In the book that I am reading, the author notes that " $\exists y \in B, \ \forall x \in A, \ P(x,y)$" is a "stronger" statement than "$\forall x \in A,\ \exists y \in B, \ P(x,y)$" because the first one implies the truth of the second one…but the second one does not imply the truth of the first.
I think I understand the if then comment quite well and have included pictures to express my understanding:
For the "stronger case", we have:
if $\ \ \exists y \in B, \ \forall x \in A, \ P(x,y)$, then $\ \forall x \in A,\ \exists y \in B, \ P(x,y)$
which can be illustrated as:
(Hopefully this is comprehensible…I'm basically showing two equivalent pictures and that both versions of this picture satisfy the 'meaning' of the antecedent and consequent. And by "equivalent" I mean that both pictures describe the same element pairs that result in truth)
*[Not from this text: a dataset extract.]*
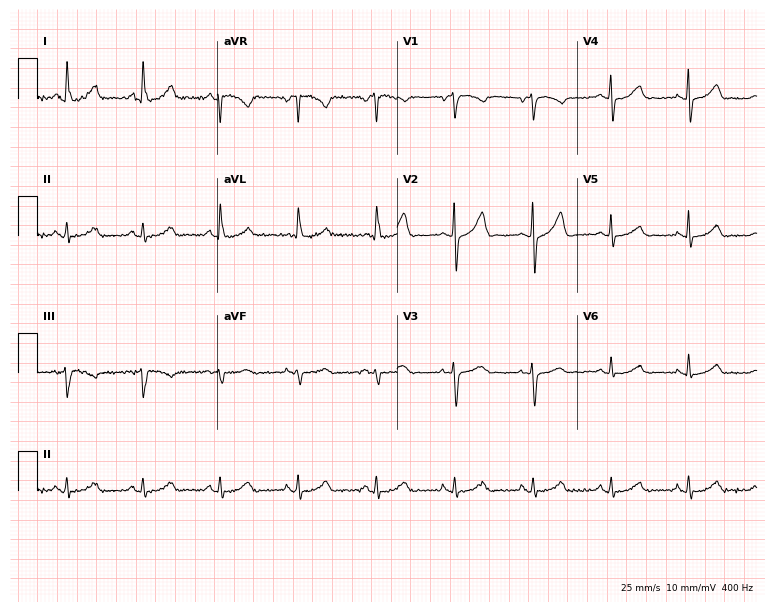
ECG — a woman, 72 years old. Labelled as a normal ECG.

For the "weaker case", we have:
if $\ \forall x \in A,\ \exists y \in B, \ P(x,y)$, then $\ \exists y \in B, \ \forall x \in A, \ P(x,y)$
Which can be illustrated as follows:
For this weaker case, which could be drawn multiple ways (I just happened to pick one way that would show why this if then statement is false), we see that while the antecedent can be satisfied by the picture, the consequent clearly cannot.
So, okay…cool. I see that the one if then statement is true and the one if then statement is false. But why exactly does this feature make the first case "Strong". In what sense is it strong? Does it allow you to construct proofs more rigorously? Does it allow you to utilize a trick that greatly simplifies proof construction?
In what way does knowing $\ \ \exists y \in B, \ \forall x \in A, \ P(x,y)$ prove more beneficial than knowing $\ \forall x \in A,\ \exists y \in B, \ P(x,y)$?
Any insight (or examples) is greatly appreciated!
Best Answer
If general, a statement $F$ is told stronger than another statement $G$ if the implication $F \Rightarrow G$ holds (i.e. if $G$ holds whenever $F$ holds) but the converse implication $G \Rightarrow F$ does not hold (i.e. it is possible that $G$ holds but $F$ does not hold).
As you said, this is the case for $F = \exists y \in B \, \forall x \in A \, P(x,y)$ and $G = \forall x \in A \, \exists y \in B \, P(x,y)$, because if you assume $F$ then you can always prove $G$ (independently from the meaning of $A$, $B$ or $P$) but clearly the converse is not true: indeed, in the situation where $A = B = \mathbb{N}$ and $P = \, <$, we have that $F = \exists y \in \mathbb{N} \, \forall x \in \mathbb{N} : x < y$ is false ($\mathbb{N}$ has no maximum) but $G = \forall x \in \mathbb{N}\, \exists y \in \mathbb{N} : x < y$ (for every natural number $x$, its successor $x+1$ is greater than $x$).